-------- Extracted data --------
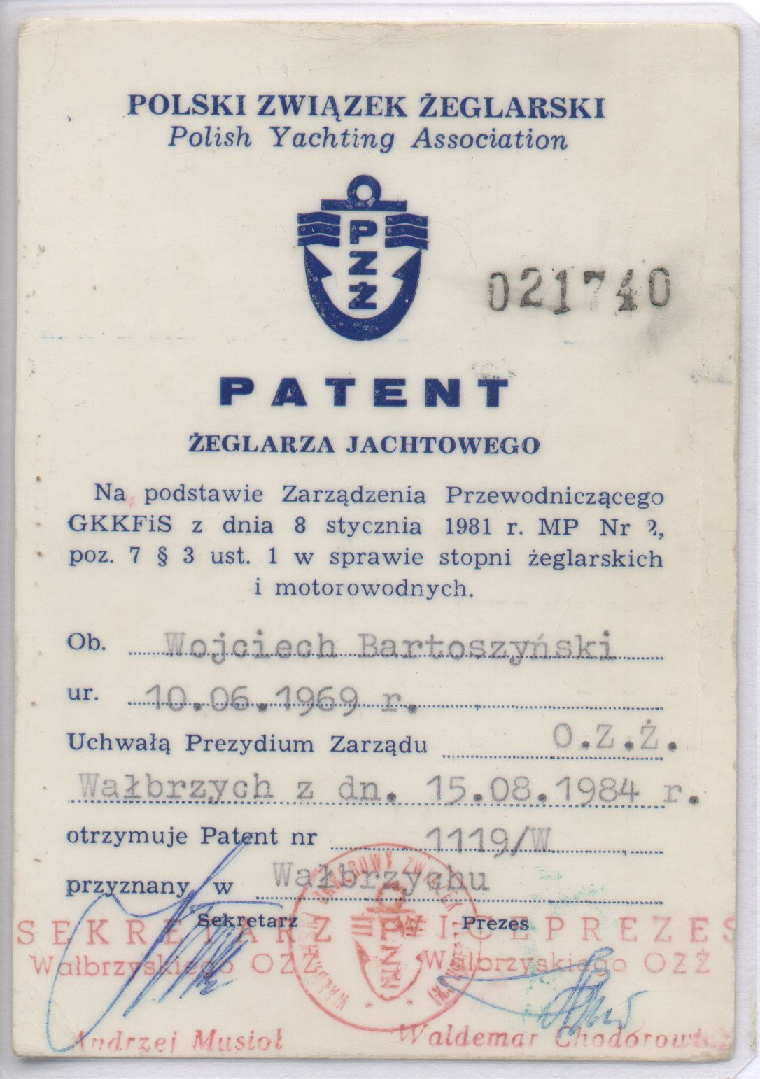 Patent zeglarza jachtowego z roku 1984 - awers / Yachtsman patent, Polisch 1984
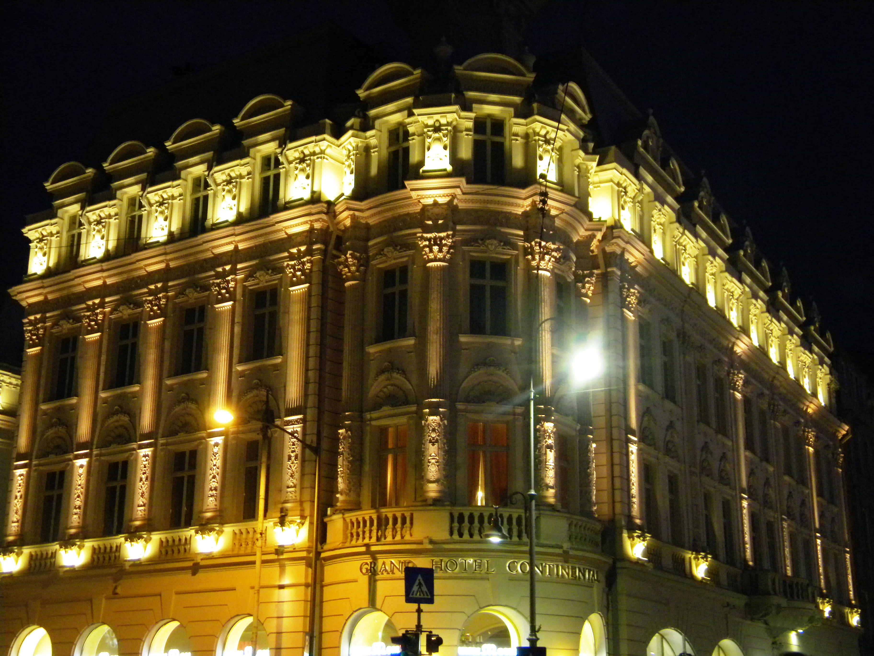 Bucuresti Romania, GRAND HOTEL CONTINENTAL (Imagine luata la Festivalul Luminilor, 23-25.04.2015)
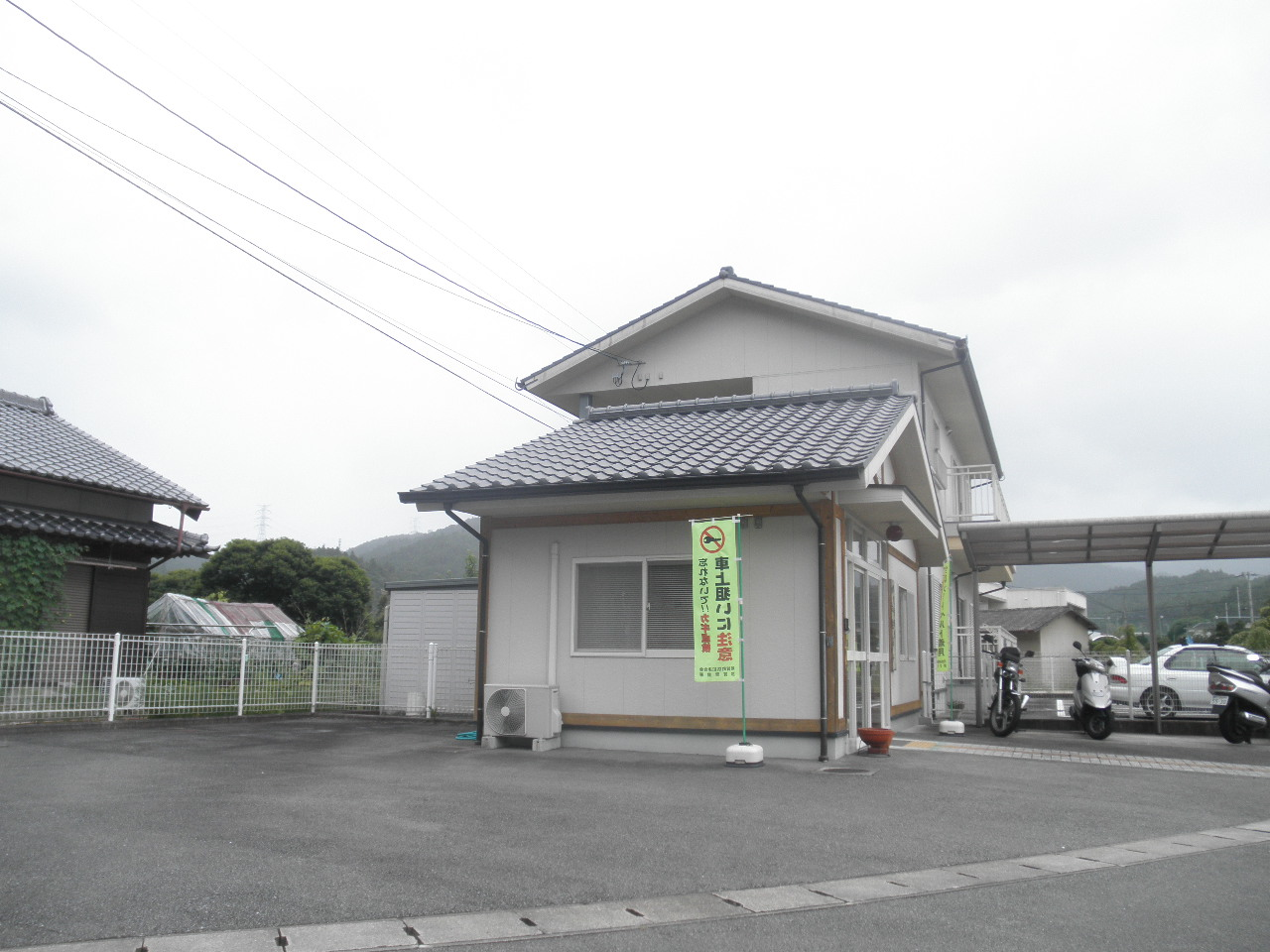 那賀警察署相生駐在所
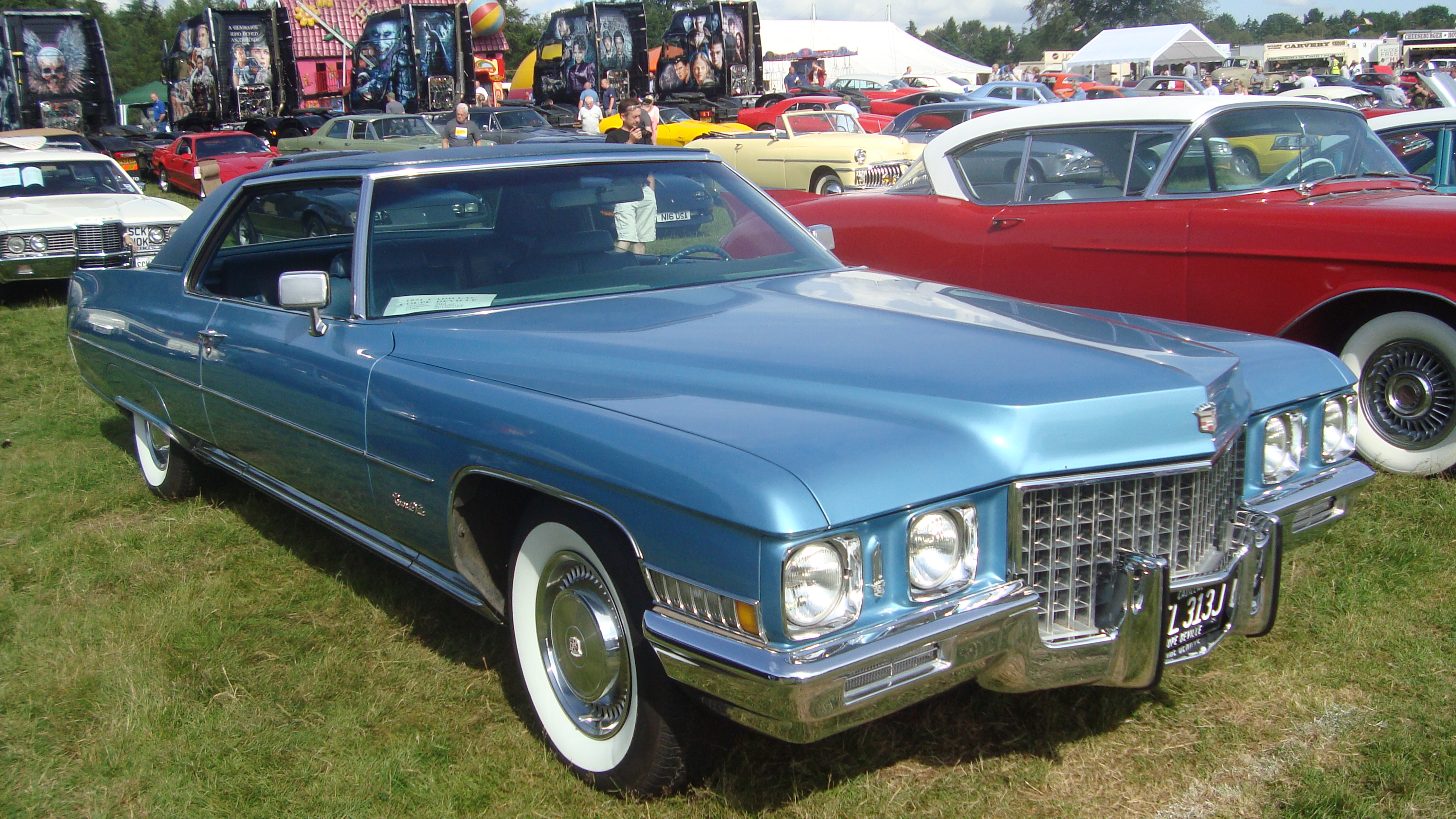 Cadillac Coupe De Ville
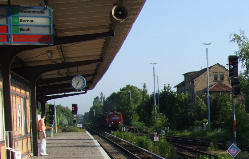 eines Güterzuges in den Bahnhof Berlin-Marienfelde von Norden
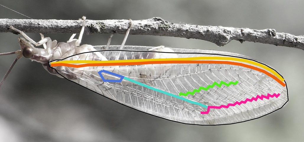 Italochrysa italica, Vorderflügel schwarz umrandet gelb: Subcosta; braun: Radius dunkelblau: Intramedianzelle aus Ästen MP1 und MP2 der Media Posteriorhellblau:Pseudomedia grün: Innere und pink: Äußere Gradatenreihe (Zickzackader)
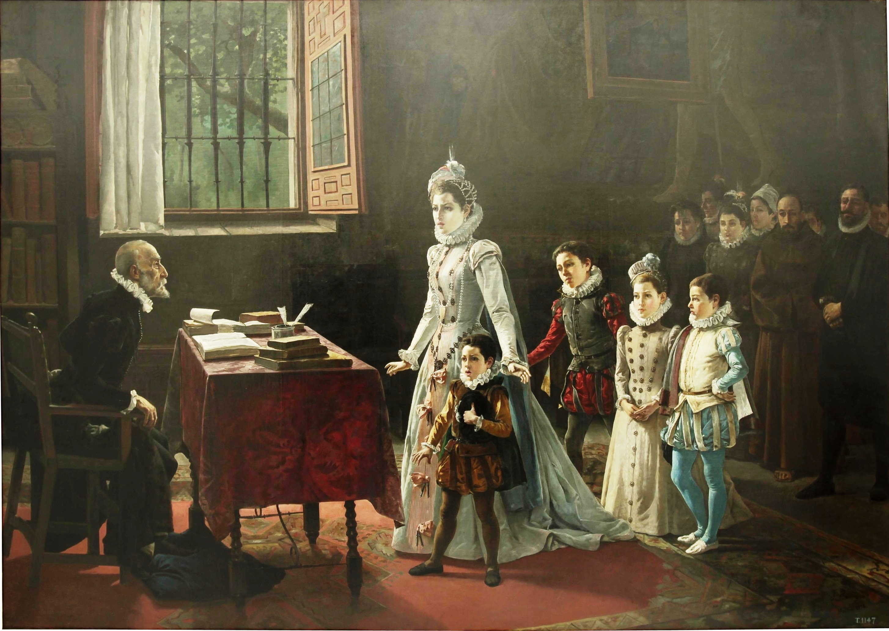 La obra representa a los hijos de Antonio Pérez, que fue secretario del rey Felipe II de España, en presencia de Rodrigo Vázquez de Arce, presidente del Consejo de Castilla.
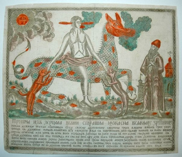 Дева на огненном змее. (Притча из зерцала вельми страшна и ужасна всякому христианину)
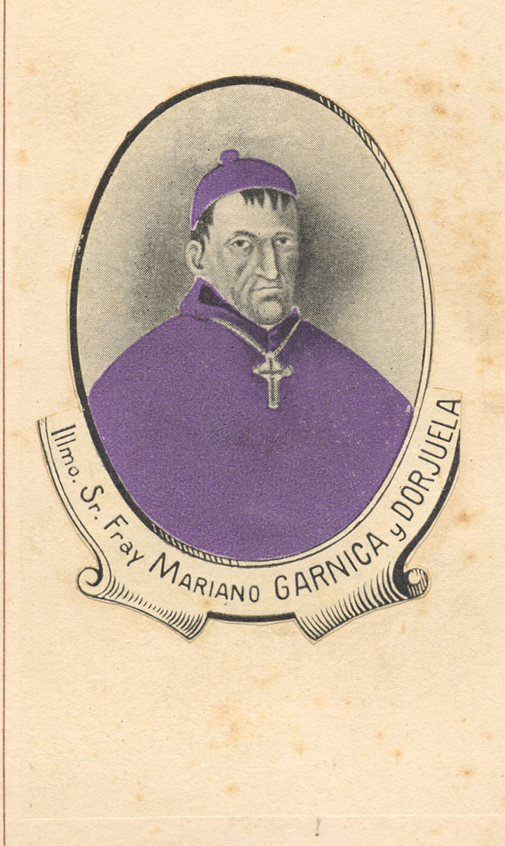 Fray Mariano Garnica y Orjuela (* Chiquinquirá, Boyacá, 1770 - † Medellín, Antioquia, 16 de agosto de 1832), fue un clérigo colombiano de la Iglesia Católica, primer obispo de la Diócesis de Antioquia.
--------
(Your task): Wherever a picture appears, omit it; copy the rest of the data exactly.

(Answer for this exercise):
 Patent zeglarza jachtowego z roku 1984 - awers / Yachtsman patent, Polisch 1984
 Bucuresti Romania, GRAND HOTEL CONTINENTAL (Imagine luata la Festivalul Luminilor, 23-25.04.2015)
 那賀警察署相生駐在所
 Cadillac Coupe De Ville
 eines Güterzuges in den Bahnhof Berlin-Marienfelde von Norden
 Italochrysa italica, Vorderflügel schwarz umrandet gelb: Subcosta; braun: Radius dunkelblau: Intramedianzelle aus Ästen MP1 und MP2 der Media Posteriorhellblau:Pseudomedia grün: Innere und pink: Äußere Gradatenreihe (Zickzackader)
 La obra representa a los hijos de Antonio Pérez, que fue secretario del rey Felipe II de España, en presencia de Rodrigo Vázquez de Arce, presidente del Consejo de Castilla.
 Дева на огненном змее. (Притча из зерцала вельми страшна и ужасна всякому христианину)
 Fray Mariano Garnica y Orjuela (* Chiquinquirá, Boyacá, 1770 - † Medellín, Antioquia, 16 de agosto de 1832), fue un clérigo colombiano de la Iglesia Católica, primer obispo de la Diócesis de Antioquia.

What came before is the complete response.